I haven't made it a secret over the years -- I am a big fan of the original Bring It On movie. Even though I'm not really into the nuances of cheerleading, nor did I ever cheerlead myself, I always felt Bring It On transcended its potentially-limiting gimmick. (Kind of like how I now feel about The League or The Colbert Report. Or how I hope you feel about this website.)

And that's how I ended up with a group of four friends, all ages 29 to 32, in downtown L.A. to watch Bring It On: The Musical. Rather than do a straight-up review, I decided to structure this around what YOU will see if you go (the L.A. shows are the first stage of a national tour). Because I was fairly unprepared, and I think it messed with my expectations and experience.

  1. Your captain Torrance.
    The plot has virtually nothing to do with Bring It On: The Movie - I was expecting a 1:1 version of the movie. Big Red, stolen cheers, spirit fingers, Eliza Dushku character, cheating boyfriend, W-W-W-Whitney, all that.
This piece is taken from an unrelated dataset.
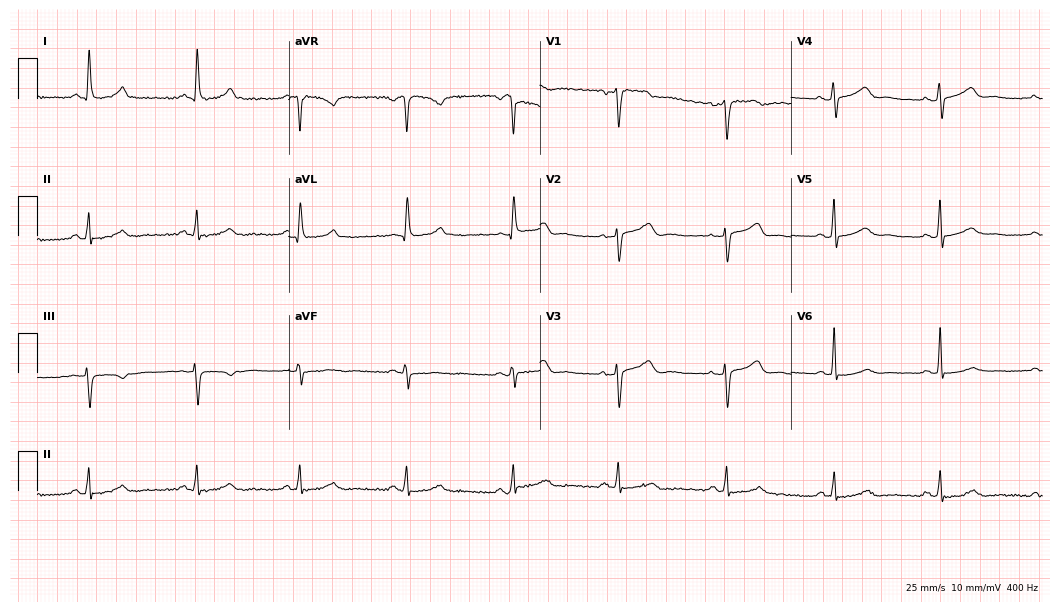
ECG (10.2-second recording at 400 Hz) — a female, 47 years old. Screened for six findings — first-degree AV block, right bundle branch block, left bundle branch block, sinus bradycardia, atrial fibrillation, sinus tachycardia — none is recorded.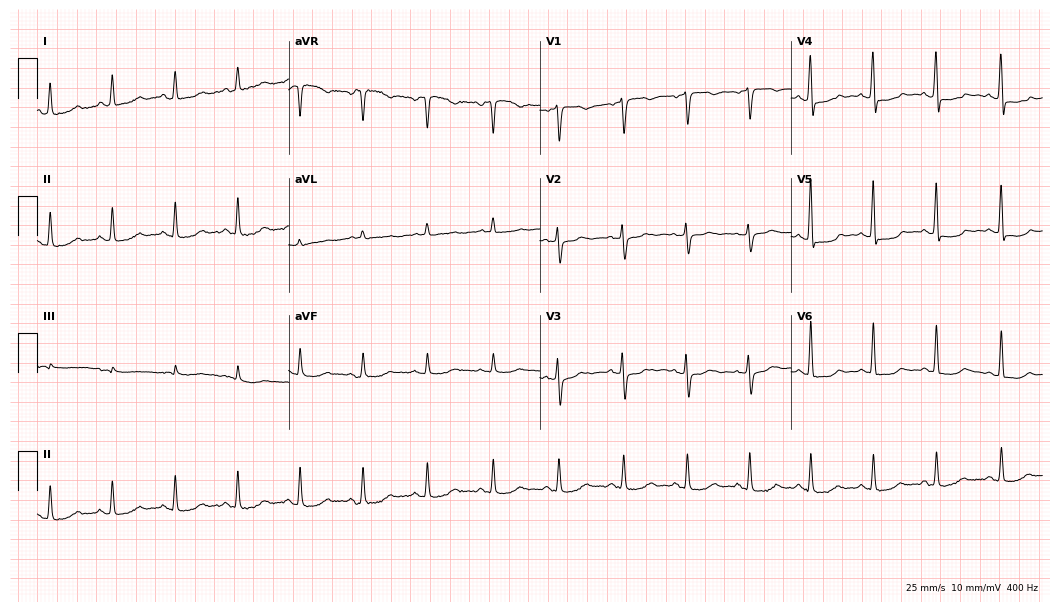
12-lead ECG (10.2-second recording at 400 Hz) from a 47-year-old female patient. Screened for six findings — first-degree AV block, right bundle branch block, left bundle branch block, sinus bradycardia, atrial fibrillation, sinus tachycardia — none is recorded.

    That was not the case. I spent the first 10 minutes or so trying to figure out which characters in the play aligned to which characters in the film (the characters all having different names should've been a clue it wasn't going to line up). And that kind of put a damper on things. Had I known I was seeing something entirely different, I would've mentally prepared entirely different. As it stood, all I could do was compare the play and the movie in real-time.

  2. But the black characters still exist to help the white characters find themselves - That element is still alive and well, even more so than in the movie. The black characters' arcs only occur in the context of helping the lead white girl (and the second-lead, an overweight white girl) grow and change and become better people. (Recommended reading: This article on the concept of the "magical Negro" which will make you realize just how pervasive this can be.)

  3. The signature moments are all gone - Do not expect the opening cheer routine. Do not expect the tooth brushing scene. Do not expect a bikini car wash. And finally, do not expect even a mention of how cold it is in here or what animals/plants must be in the atmosphere.

  4. The audience is not entirely 13-year-old girls - In fact, I'd guess the audience was only about 55:45 female-male... with a median age somewhere around 28. In my section (the super nose-bleeds... we weren't going to pay more than $30 per ticket -- even millionaires can't justify $125 orchestra seats to this one, right?) the only person to give a standing ovation at the end was a middle-age man who did not appear to have his teenage child with him.


  5. The opening scene from the play.
    There are a few laugh-out-loud funny parts - The show is very campy, as it has to be. To its credit, it knows what it is -- so it adeptly breaks the fourth wall and, in one particularly strange scene involving a dancing leprechaun (?), aggressively revels in its own absurdity. Not all the jokes are great -- there are some token pop culture references that obviously miss, as most pop culture references do -- but it's a viable comedy at its core.

  6. There are also some cringeworthy parts - The play uses the phrase "douchnozzle" non-ironically. There's also a non-ironic reference to "blowing chunks." It takes a surprising flippant attitude toward girls not eating and weight-related self-esteem issues -- especially considering the show's target demographic. They also have the main character struggle pronouncing the word "redistricting," apparently in an effort to reinforce a cheerleaders-are-dumb stereotype that doesn't make any real appearance anywhere else. And, like all musicals, at least three of the girls in the show deliver every one of their lines like they're auditioning for a Judy Garland biopic. So be ready for on-and-off cringing.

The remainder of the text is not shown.